Buddhist psychology speaks to cultivating healthy desires, minimizing unhealthy desires and ultimately going beyond desire.
Willpower determines how energy flows. Healthy desires lead to gratitude, joy, generosity, stewardship and service. Unhealthy desires lead to greed, compulsion, self-centeredness and suffering.
I remember years ago on a retreat going through the food line and realizing that what I'd choose to eat would have three potential qualities. Anything I ate would either give me energy, be neutral or drain my energy. I'd either feel uplifted, the same or worse.
I started to slow down my food selection. I'd look at the dish in front of me and ask my body if it was going to give me energy, be neutral or be a drain. (I soon realized it wasn't just what I chose, it was how much as well.) That slowing down helped me quite a bit. I learned more about the difference between satisfying my mind and listening to my body.
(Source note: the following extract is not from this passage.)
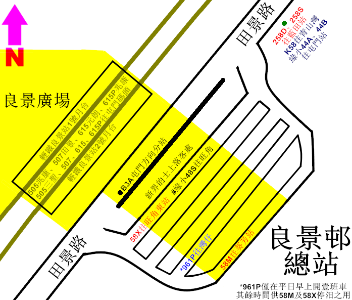 中文（香港）: 良景邨巴士總站(含附近輕鐵站)的平面圖
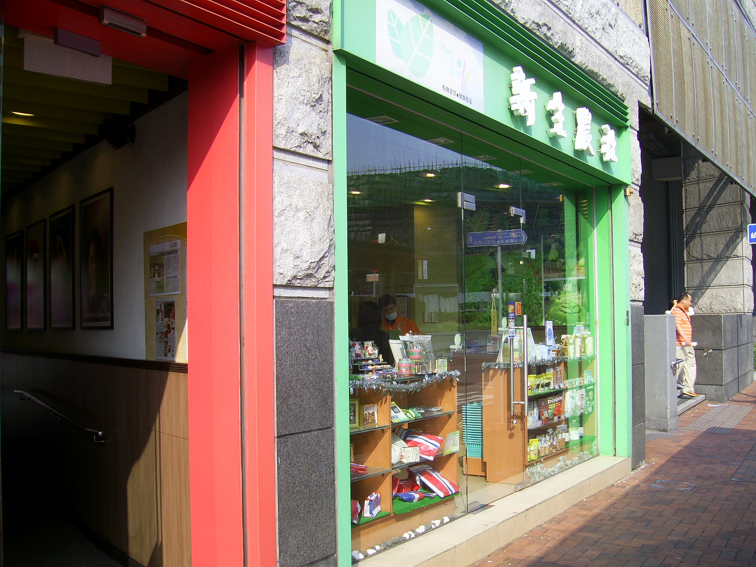 中文（香港）: 中間道兒童遊樂場下的新生農社
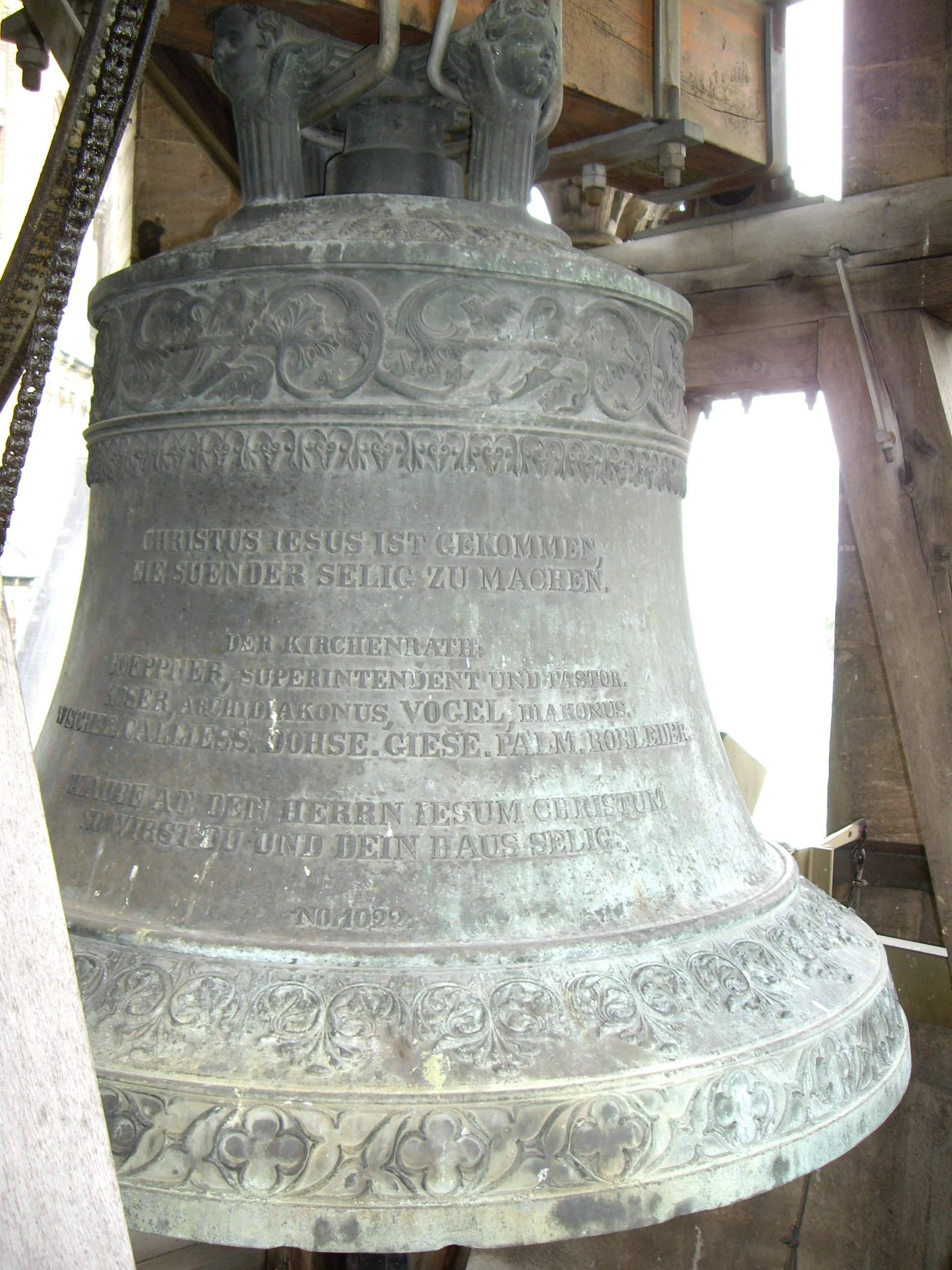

The choices we face each day have the same possible outcomes, though the results may not be so immediate.
One of the most striking things about the potency of Buddhist psychology is how much emphasis there is on cause and effect.
We are invited to reflect on the consequences of any action.
If I restrain from a habit I know is not life-enhancing and pay attention, I notice some kind of compulsion or need arise. When I pull myself away from getting lost in internet surfing, for example, I notice a restlessness ... a desire for entertainment to satisfy a hungry, unsettled mind.
Stepping away from addiction reveals a 'hungry ghost,' some form of craving that gnaws from inside.
The Buddha put it this way:
Everything is based on mind, is led by mind, is fashioned by mind. If you speak and act with a polluted mind, suffering will follow you, as the wheels of the oxcart follow the footsteps of the ox. Everything is based on mind, is led by mind, is fashioned by mind. If you speak and act with a pure mind, happiness will follow you, as a shadow clings to a form.